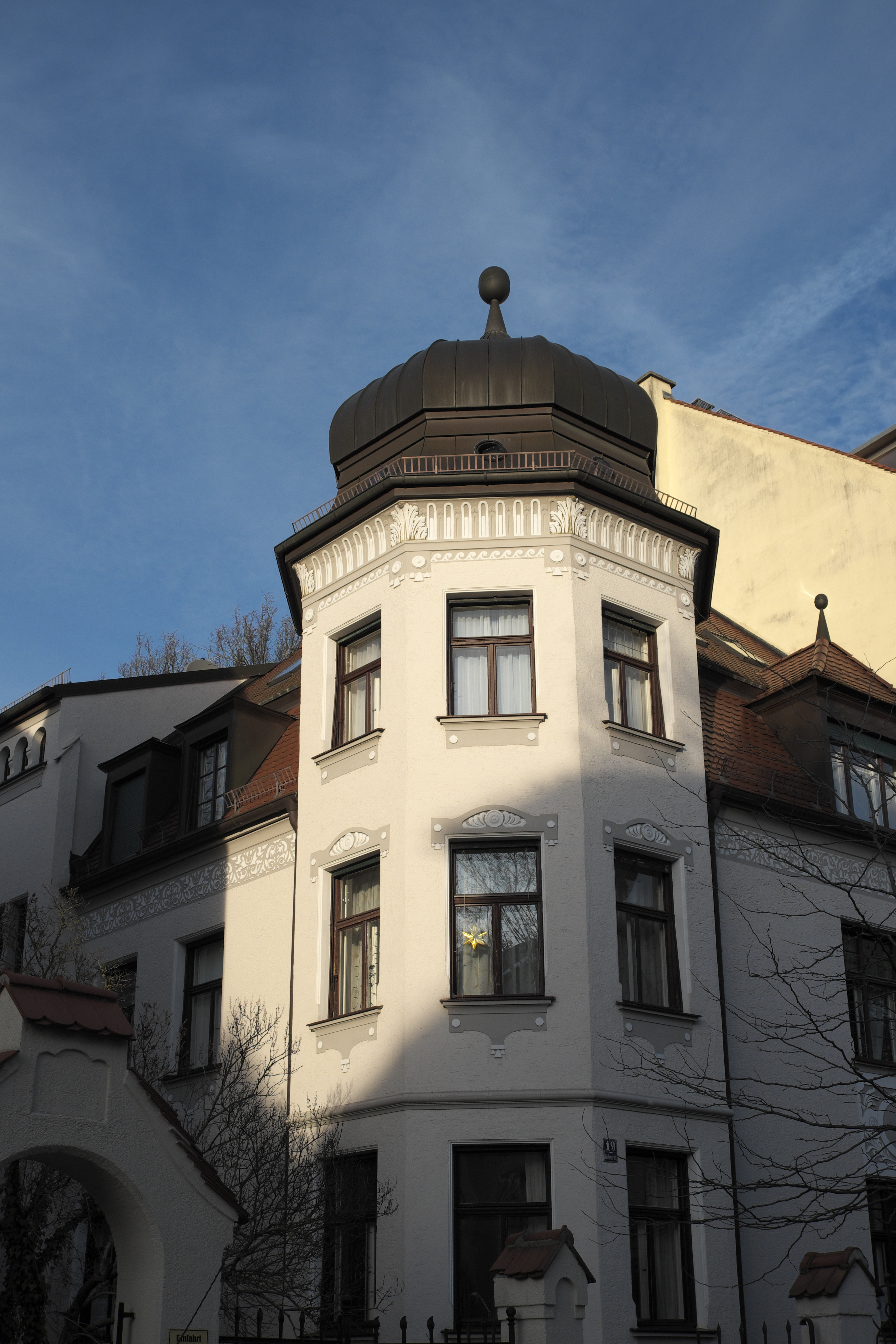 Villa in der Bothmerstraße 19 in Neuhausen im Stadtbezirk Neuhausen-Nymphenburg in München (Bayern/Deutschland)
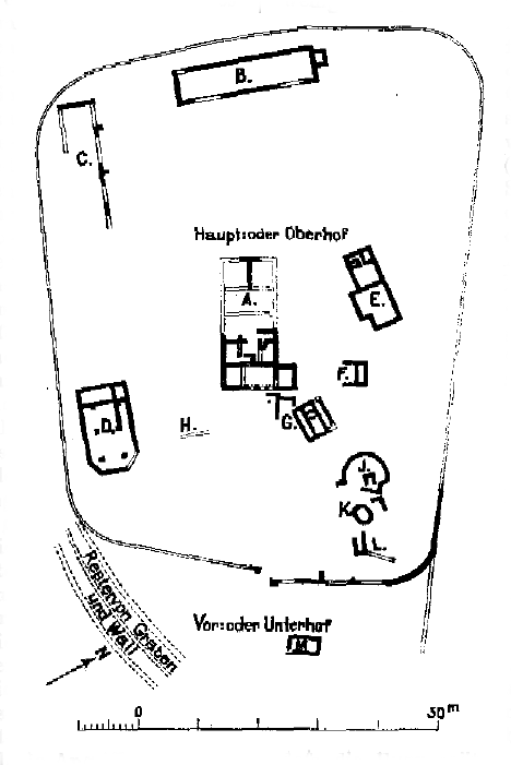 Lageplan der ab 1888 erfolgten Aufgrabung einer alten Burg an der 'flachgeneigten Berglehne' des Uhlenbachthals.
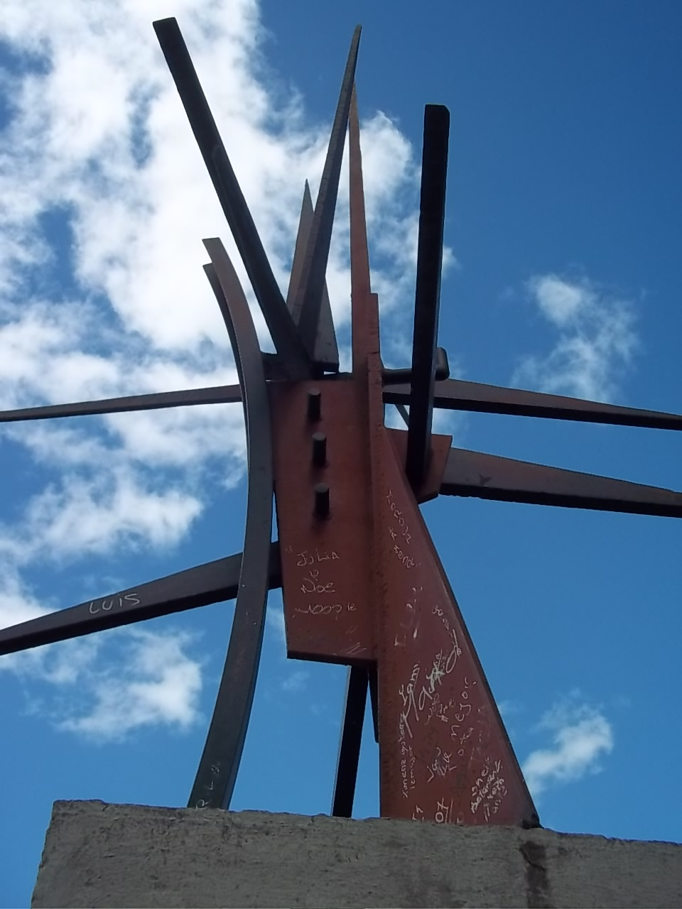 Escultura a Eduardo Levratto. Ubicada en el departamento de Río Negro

|---|

**Your objective**
Reproduce verbatim every line starting at the line that holds "Lageplan der ab" and ending with the final line of the data; omit the pictures.

**Solution to this exercise**
 Lageplan der ab 1888 erfolgten Aufgrabung einer alten Burg an der 'flachgeneigten Berglehne' des Uhlenbachthals.
 Escultura a Eduardo Levratto. Ubicada en el departamento de Río Negro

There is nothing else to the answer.